Originally posted by EcstremeVenom
if god is omnipresent, could one not make a literal interpretation of the bible and say that god is just the universe? it would also explain how he is "eternal" since for all we know, the universe may very well be eternal (or the w/e it was before the big bang; if there was anything).
There are several problems with the premises behind your question.
1. The question of "could one...make a literal interpretation of the bible" is quite different from: *should* one make a literal interpretation. To answer this question directly, yes, of course one *could*. One could do anything. The more interesting question of whether one ought to, however, gains nothing from your leading conditional "if god is omnipresent".
In other words, whether or not one accepts god as omnipresent has nothing to do with whether one should (or could, for that matter) make a literal interpretation of the bible. They're independent issues.

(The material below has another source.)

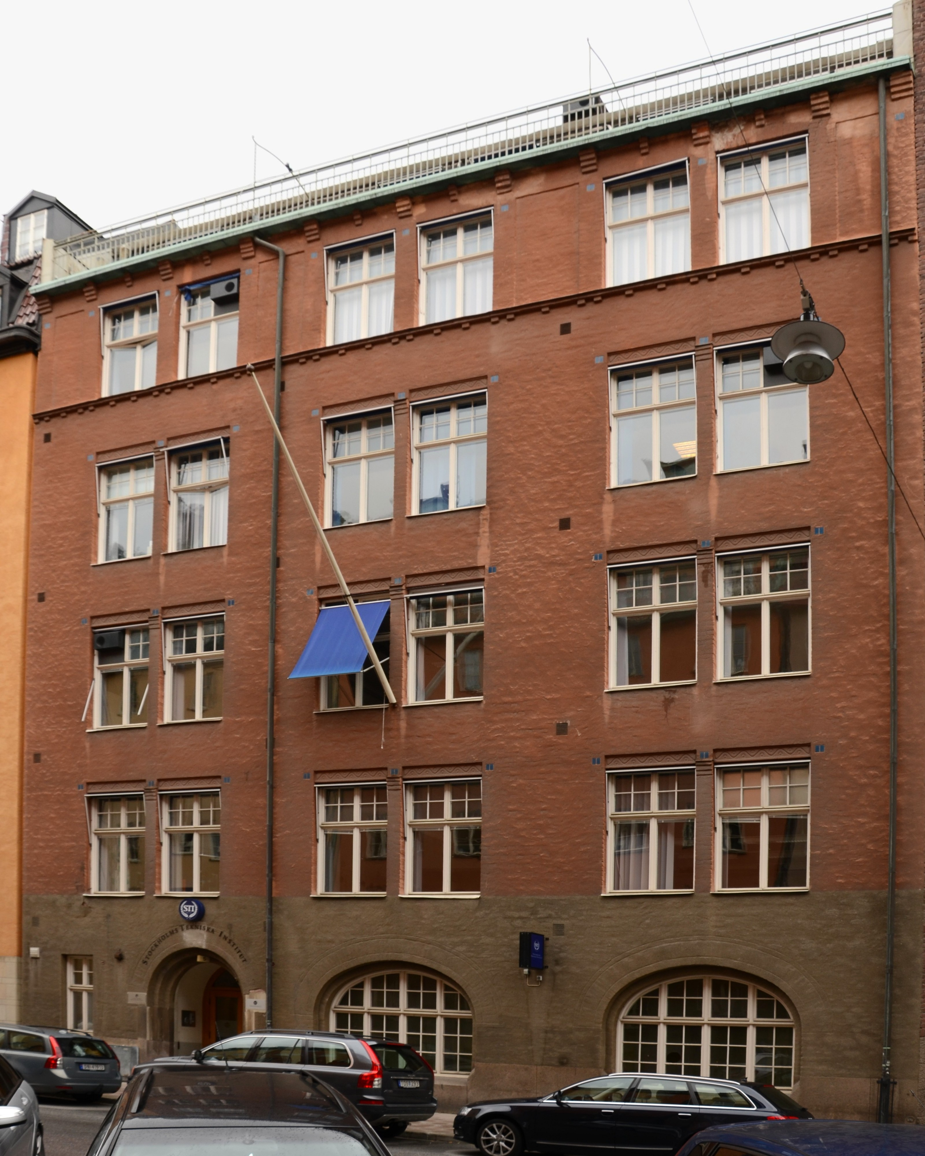 Stockholms tekniska institut. Byggnaden uppförd 1913–1914 för Margaretaskolans "Kindergarten och Seminarium". Arkitekt Rudof Enbom.
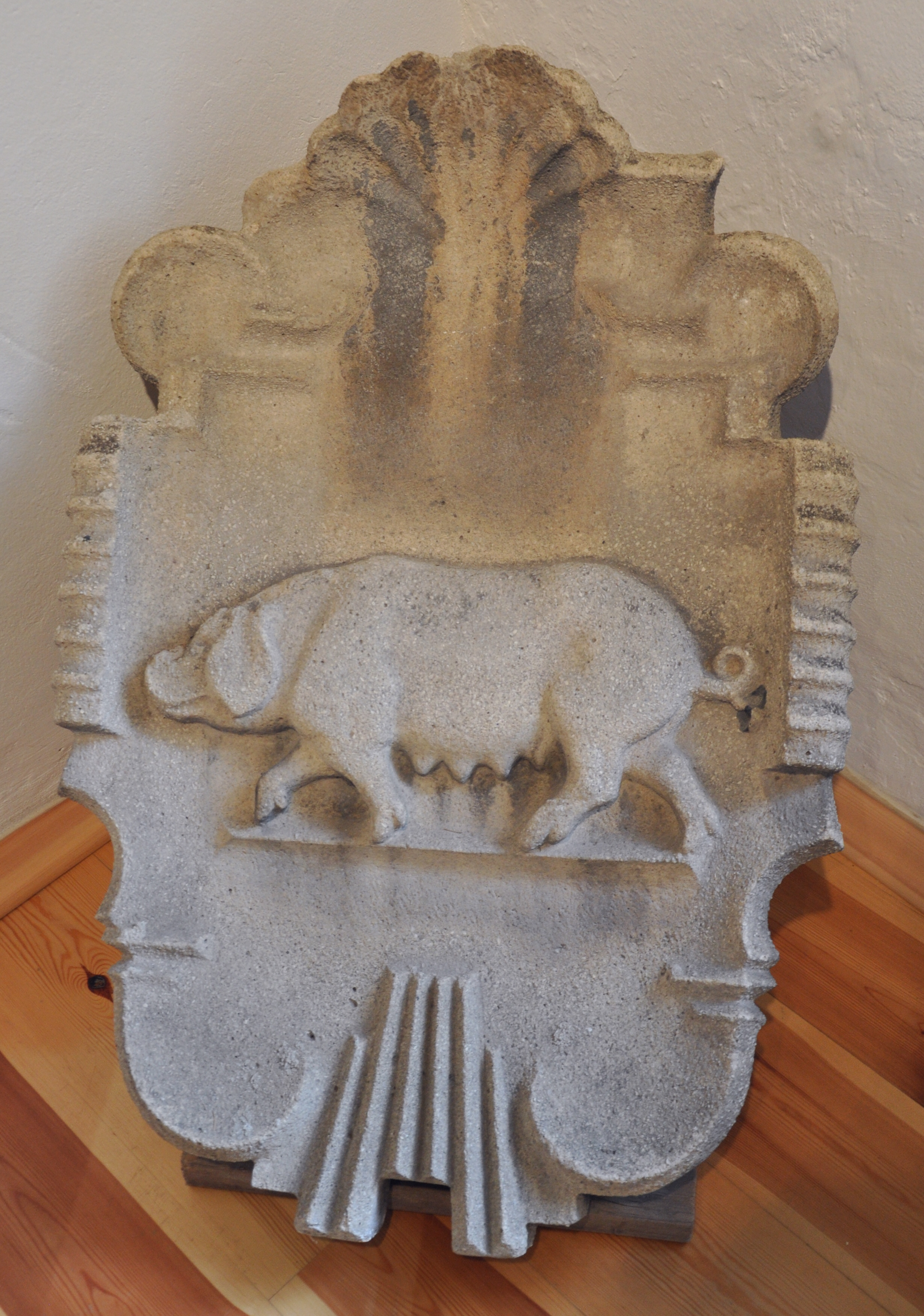 Museum Senftenberg (im Schloss Senftenberg) Wappen der 1971 durch Tagebau untergegangenen Gemeinde Sauo (vom Gemeindeamt)

2. Let's excise the bible issue completely and get at the heart of your question: if god is omnipresent, is it reasonable to say that god is the universe?
No...not unless you're using a radically different definition of "god" than what is generally accepted. There's nothing wrong with using your own personal definition--there is something wrong with discussing it unless you make that defn explicit, however. (If you don't, then we risk degenerating into an discussion over pure semantics; what to call things versus what things are.)
If, in whatever defn of god you choose to accept, you also accept that god created the universe and everything in it, then it becomes quite clear to me that "god" can not both have created the universe and be the thing that was created. You might think that physicists make exactly this claim when they put forth the Big Bang theory--after all, is that not an example of the universe creating itself?
Not really--if you get into the details of it, physicists generally use the term "universe" to refer to the realm in which science (specifically physics) applies. Whatever things were before the Big Bang, no one makes the claim that physics applies to what came before. (In fact, a large branch of physics right now is concerned with showing exactly how long after the event that the laws of physics as we know them kicked in.)
What this basically boils down to is--nearly all sensible defns of god are informed by at least one metaphysical element. By definition, "metaphysical" means "not of the universe" (using "universe" in the physics sense). So god is pretty much always accepted as "the universe plus something else" where the something else changes depending on who you're talking to.
Most often, the person you're talking to literally doesn't have any notion at all of what that something else is, which, in my humble opinion, means that to that person "god" is an undefined term.